Denver Mukamba

Personal information
- Full name: Denver Nigel Mukamba
- Date of birth: 21 December 1992 (age 32)
- Place of birth: Harare, Zimbabwe
- Height: 1.80 m (5 ft 11 in)
- Position(s): Midfielder

Team information
- Current team: Dynamos F.C.
- Number: 10

Youth career
- DC Academy F.C.

Senior career*
- Years: Team / Apps / (Gls)
- 2011: Kiglon
- 2011–2013: Dynamos
- 2013–2015: Bidvest Wits / 9 / (0)
- 2014–2015: → University of Pretoria (loan) / 18 / (3)
- 2015–2016: Jomo Cosmos / 13 / (1)
- 2016–2018: Dynamos / 18 / (8)
- 2018: → CAPS United (loan)
- 2019: Manica Diamonds
- 2019: Chapungu United
- 2020–2022: Ngezi Platinum
- 2023-: Dynamos F.C.

International career^{‡}
- 2011: Zimbabwe U23
- 2011–: Zimbabwe / 8 / (1)

= Denver Mukamba =

Zimbabwean footballer (born 1992)

Denver Mukamba (born 21 December 1992) is a Zimbabwean footballer, who currently plays for Zimbabwe Premier Soccer League side Dynamos F.C. and the Zimbabwe national team.

==Career==
===Club===
Mukamba's professional career began with Kiglon, from Kiglon he went on to join Dynamos in 2011 where he won two Zimbabwe Premier Soccer Leagues, two Mbada Diamonds Cups and one Soccer Star of the Year award. He also had a trial with Maritzburg United. At the start of 2013 he left Dynamos and Zimbabwe behind to sign for South African club Bidvest Wits. He made just 9 league appearances for the club over two seasons, this was partly due to him being loaned out for the 2014-15 season to the University of Pretoria.

For Tuks, he made 20 appearances and scored 3 goals in all competitions before returning to Bidvest. Upon returning to Bidvest, Mukamba was immediately signed by Jomo Cosmos. His debut for Jomo came on 13 September 2014 in a home defeat to Platinum Stars. After 14 appearances and 2 goals in all competitions in 2015–16, Mukamba was released by Jomo and subsequently signed by former club Dynamos. In 2018, Mukamba was loaned out to Caps United after having some problems with his Coach Lloyd Mutasa. Mukamba was then frozen out at Dynamos by Lloyd Mutasa, leading to the loan deal.

In January 2019, Mukamba joined Manica Diamonds. He then moved to Chapungu United in the summer 2019, before joining Ngezi Platinum in January 2020.
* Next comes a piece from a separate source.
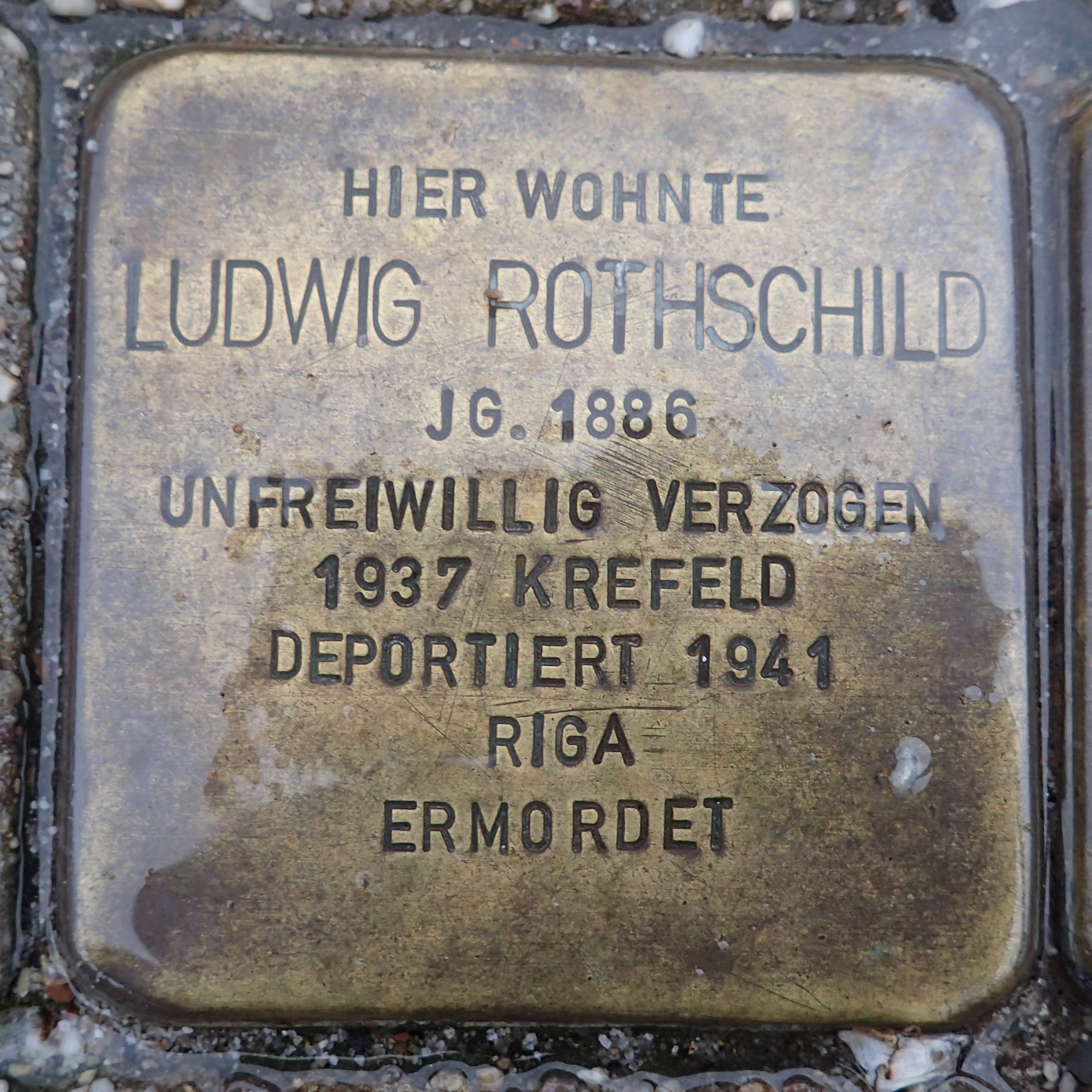 Stolperstein Geldern Brühlscher Weg 27 Ludwig Rothschild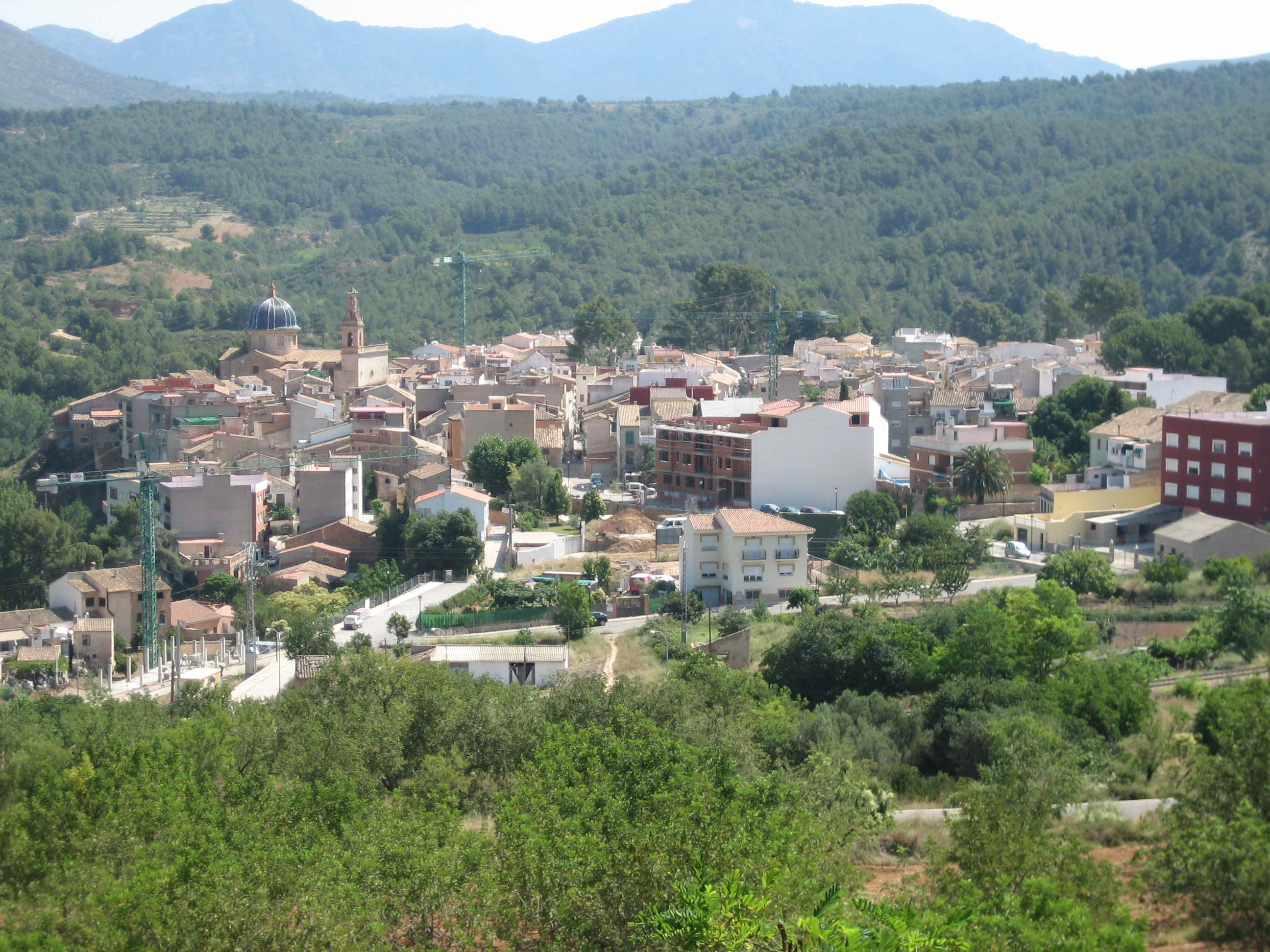 Vista del paese.

January 2023, Denver returned to Dynamos where he is currently playing.

===International===
Mukamba has won 8 caps for the Zimbabwe national team, with his debut coming in 2011 versus South Africa. His first international goal came in 2013 in a 2–1 friendly win versus Botswana. He played in five of Zimbabwe's 2014 FIFA World Cup qualification matches. Before playing for the senior side, Mukamba played for the Zimbabwe U23s.

==Career statistics==
===International===
.

| National team | Year | Apps | Goals |
| Zimbabwe | 2011 | 1 | 0 |
| 2012 | 2 | 0 |
| 2013 | 5 | 1 |
| 2016 | 0 | 0 |
| Total |  | 8 | 1 |

===International goals===
. Scores and results list Zimbabwe's goal tally first.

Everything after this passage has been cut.